Seminar May 9 TH, 2023
Hours: 16:30 - 18:00
Adrian Buganza-Tepole, PHD
Title: “Physics-constrained Modeling of Biological Tissue”
Abstract: The recent explosion in machine learning (ML) and artificial intelligence (AI) algorithms has started a revolution in many engineering fields, including computational biophysics. This talk focuses on our recent efforts to leverage ML methods to increase our fundamental understanding of skin and its unique ability to adapt to mechanical cues. The first project that will be described is skin growth in tissue expansion, a popular reconstructive surgery technique that grows new skin in response to sustained supra-physiological loading. We have created computational models that combine mechanics and mechanobiology to describe the deformation and growth of expanded skin. Together with experiments on a porcine model and leveraging ML tools such as multi-fidelity Gaussian processes, we have performed Bayesian inference to learn mechanistically how skin grows in response to stretch. The second half of the talk will explore the use of ML for modeling of soft tissue without the need for closed-form models but still able to satisfy basic physics constraints such as polyconvexity of the strain energy. These data-driven material models are accurate and stable and can be used in large-scale finite element simulations.

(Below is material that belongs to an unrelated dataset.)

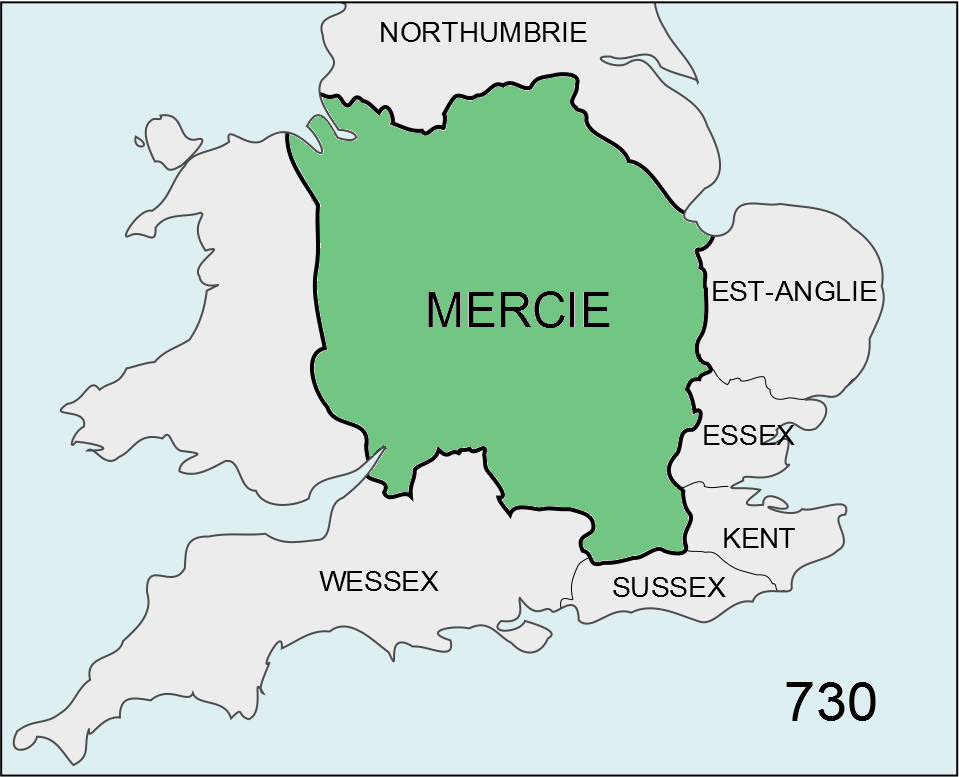 Traduction d'une carte anglaise. Découpage pour article Cenred de Mercie

Bio: Dr. Buganza-Tepole is an Associate Professor of Mechanical Engineering and Biomedical Engineering (courtesy) at Purdue University. He obtained his Ph.D. in Mechanical Engineering from Stanford University in 2015 and was a postdoctoral fellow at Harvard University for a year before joining Purdue as a faculty member in 2016. He was also a Miller Visiting Professor at UC Berkeley during Spring 2022. His group studies the interplay between the mechanics and mechanobiology of skin. Using computational simulation, machine learning, and experimentation, his group seeks to characterize the multi-scale mechanics of skin to understand the fundamental mechanisms of this tissue’s mechano- adaptation in order to improve clinical diagnostics and interventional tools.
Pamela Guevara Álvez, phd
Title: Methods for the study of structural brain connectivity based on the analysis of tractography data
Abstract: Diffusion Magnetic Resonance Imaging (dMRI) is sensitive to the movement of water molecules in tissues. Thanks to brain tractography algorithms and the diffusion information of each voxel, it is possible to reconstruct the main trajectories of the white matter fascicles of the brain. These data sets can contain millions of 3D polylines, simply called fibers, for each subject, which makes their analysis challenging for the study of brain connectivity, both in healthy subjects and in patients with various pathologies. In this talk we will see some algorithms that allow grouping these fibers individually and in groups, to generate atlases of fiber fascicles and thus facilitate their segmentation in new subjects. We will also see some methods of parceling out the cortical surface based on dMRI data, with the aim of obtaining subdivisions of the cortex with similar connectivity profiles between subjects, which allow a better representation of the brain connection diagram or connectome.
Bio: Pamela Guevara graduated in Electronic Civil Engineering from the University of Concepción (Chile) in 2001. She then obtained a Master's in Medical Imaging and a PhD in Physics, both from the Université Paris-Sud, France, in 2007 and 2011, respectively. He developed his postgraduate theses at the Neurospin Neuroimaging Center, where he began in the study and analysis of diffusion Magnetic Resonance images (dMRI). In 2011 she joined the Department of Electrical Engineering at the Universidad de Concepción, Chile, where she is currently a Full Professor. He leads a Medical Image Analysis group that focuses on the development of methods for the study of brain connectivity. She is the author of more than 70 articles in journals and conferences, proposing different methods for tractography analysis from dMRI, including clustering and fiber segmentation methods. In recent years, he has focused on the study of superficial white matter (SWM) fibers. In particular, he has led the creation of new SWM bundle atlases and is currently working on improving the segmentation of these bundles, and on their use for diffusion-based parcelling of the cerebral cortex.